The Spearman’s correlation coefficient was employed to assess the association between the number of species with barcode sharing in a genus and the total number of species in that genus.


Sampling and DNA barcoding performance

The present dataset provides barcode coverage for 96.2% (i.e., 814 of 846) of North American butterfly species with an average of 18 sequences per species (Fig. 1, Figs. S1S6, dx.doi.org/10.5883/DS-USCANLEP). However, 59 species were represented by singletons, including 34 of the 648 species on the truncated list (Table S1). The coverage rises to 97.2% (630 of 648) when only species with permanent populations in North America are considered (Table S1). Estimates of sampling completeness were performed with iNEXT on 63.8% (402 of 630) of the species in the truncated list (Table S1). This analysis, which considered 12,860 specimens, indicated that their 3,212 unique haplotypes corresponded to 67% of the haplotype diversity in this subset of North American butterflies (Table S1). In order to raise haplotype recovery to 100%, it was estimated that at least another 4,702 haplotypes would need to be recovered, an average of 12 haplotypes per species (Table S1).

Genetic diversity

Maximum intraspecific distances averaged 0.97% (range 0–8.4%) while the nearest neighbor distance averaged 3.7% (range 0–14.3%), almost 4-fold higher than the maximum intraspecific distance (Fig. 2, Table S2). A barcode gap was present in 573 of 755 species (75.9%) represented by at least two individuals (Fig. 2, Table S2).

The Bayesian trees revealed that 604 of the 755 species (80%) represented by two or more individuals formed monophyletic groups, while the other 151 (20%) were either paraphyletic or polyphyletic (Figs. S7S12, S13 and Table S2). Species with just a single barcode sequence were necessarily excluded from this analysis, but 55 of the 59 possessed barcodes distinct from their nearest neighbor. While discrimination between paraphyly and polyphyly is not essential for specimen identification, it is critical to distinguish those species characterized by overlapping phylogenetic branches from those species sharing barcodes with their nearest neighbor(s). Twenty-six species (3.4%) fell in the first category and 125 (16.6%) species in the latter (Fig. S13).

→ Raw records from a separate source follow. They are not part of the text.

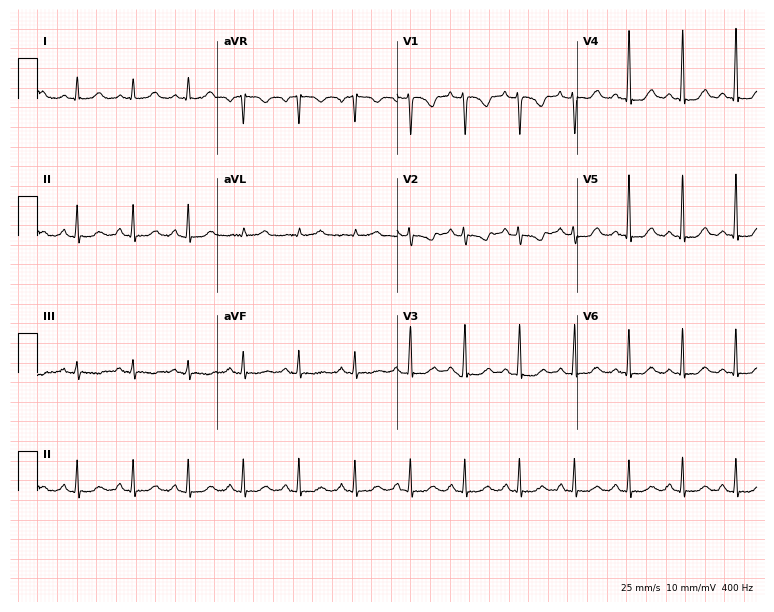
ECG (7.3-second recording at 400 Hz) — a 30-year-old female patient. Screened for six findings — first-degree AV block, right bundle branch block (RBBB), left bundle branch block (LBBB), sinus bradycardia, atrial fibrillation (AF), sinus tachycardia — none is recorded. Findings outside these six are not listed.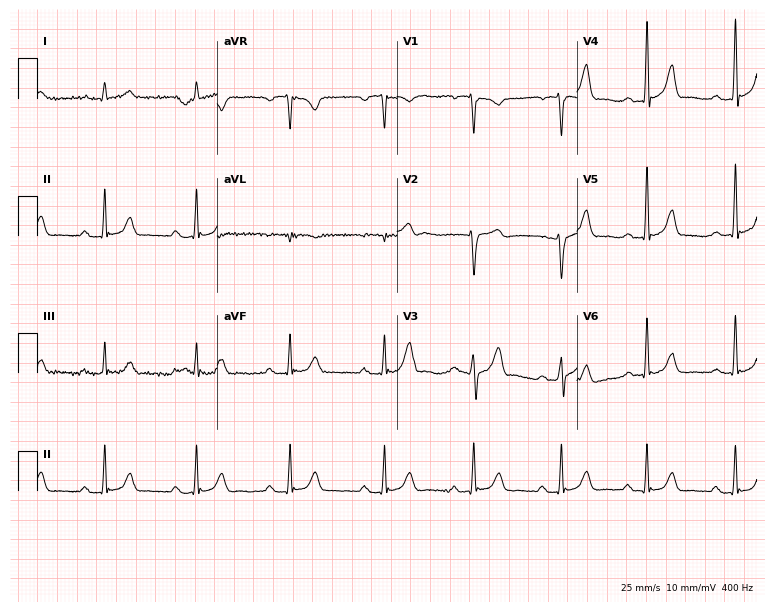
Resting 12-lead electrocardiogram (7.3-second recording at 400 Hz). Patient: a male, 54 years old. Read as a normal ECG.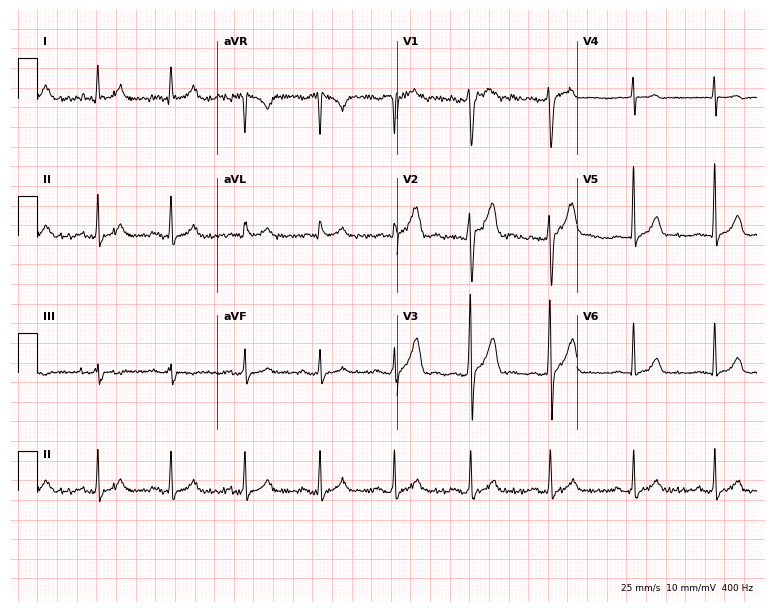
12-lead ECG from a male, 28 years old (7.3-second recording at 400 Hz). Recorded interpretation: within normal limits.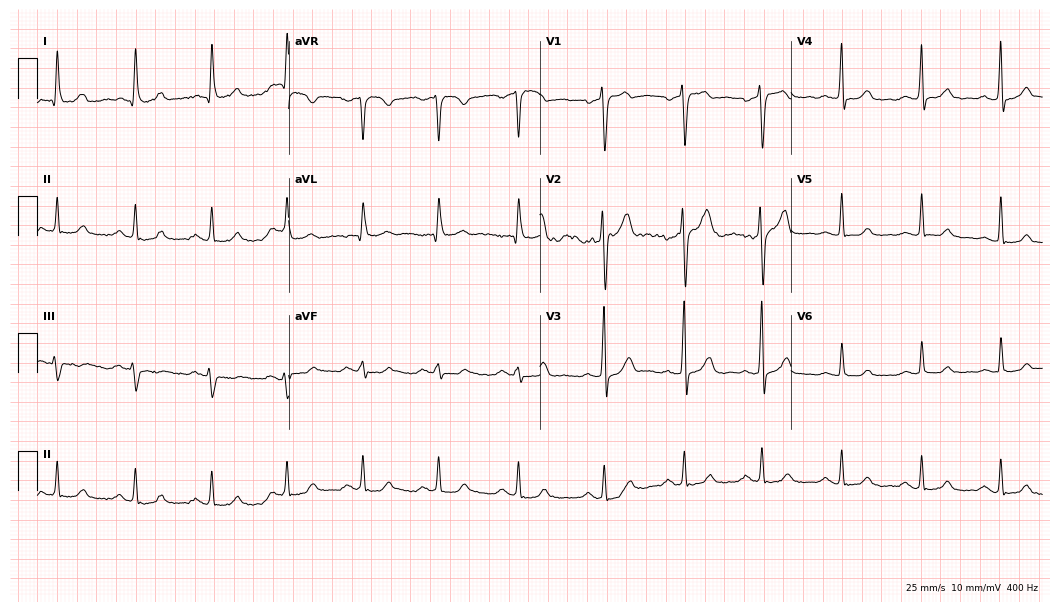
Standard 12-lead ECG recorded from a 50-year-old man. Read as a normal ECG.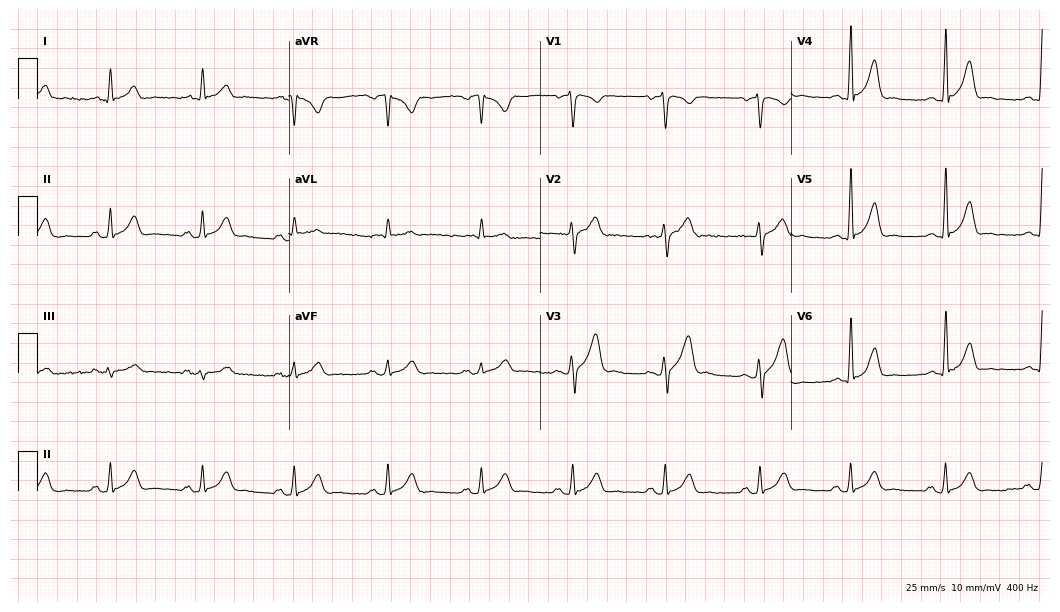
12-lead ECG from a 31-year-old male. Labelled as a normal ECG.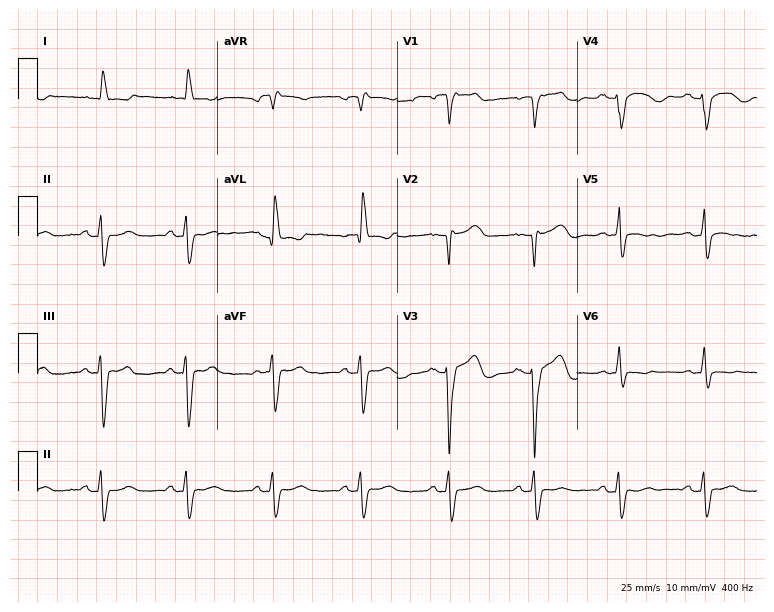
12-lead ECG from a male patient, 81 years old. Shows left bundle branch block.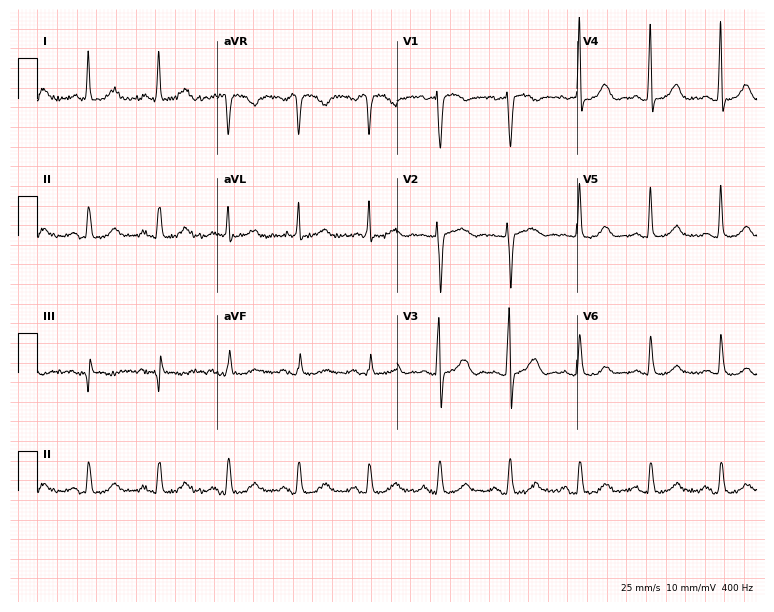
Electrocardiogram (7.3-second recording at 400 Hz), a female, 79 years old. Of the six screened findings (first-degree AV block, right bundle branch block, left bundle branch block, sinus bradycardia, atrial fibrillation, sinus tachycardia), none is recorded. Other findings, if any, are not listed.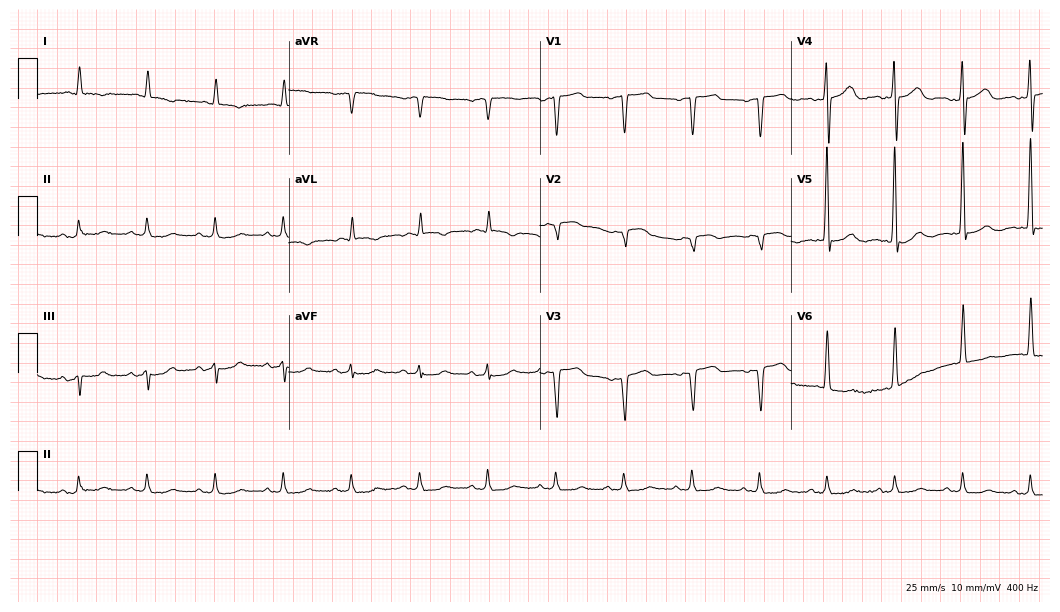
Electrocardiogram, a man, 75 years old. Of the six screened findings (first-degree AV block, right bundle branch block, left bundle branch block, sinus bradycardia, atrial fibrillation, sinus tachycardia), none is recorded. Other findings, if any, are not listed.

Use of a fixed distance threshold (2.5%) exposed 79 cases (9.7%) where intraspecific distance was above the set threshold and 324 (39.8%) cases where interspecific divergence was below it. MOTU delineation revealed a variable number of entities depending on the method employed. BIN analysis was performed on all but one species (the sole sequence for Calephelis rawsoni did not qualify for analysis) and revealed 772 BINs, comprised of 540 Matches (66.4%), 55 Splits (6.8%), 181 Merges (22.3%), and 37 Mixtures (4.6%). By comparison, GMYC analysis generated 862 taxonomic units, partitioned in 527 Matches (64.7%), 63 Splits (7.8%), 150 Merges (18.4%), and 74 Mixtures (9.1%) (Figs. S7S12). Overall, the three analyses provided concordant support for 369 species recognized by the current taxonomy, but they also revealed 24 species split into two or more units, 124 grouped with one or more nearest neighbor(s), and 34 in both previous categories. The performance of the three methods is compared in Table S2.

Genetic diversity.

Figure 2: Genetic diversity.

The upper histograms show the maximum intraspecific distance (A) and the nearest neighbor distance (B); the lower scatterplot (C) shows for each species (dot) the presence (above the diagonal) or absence (below the diagonal) of a barcode gap.

Barcode sharing

In total, 125 of the 814 (15%) species shared their barcode with another species (Table S2). The incidence of barcode sharing on the condensed list (Table S1) was highest at 42.2% (38/90) for the Northern/alpine species, dropped to 25.6% (55/215) for the Mid-latitude species, and was just 9.2% (30/325) for the Southern species.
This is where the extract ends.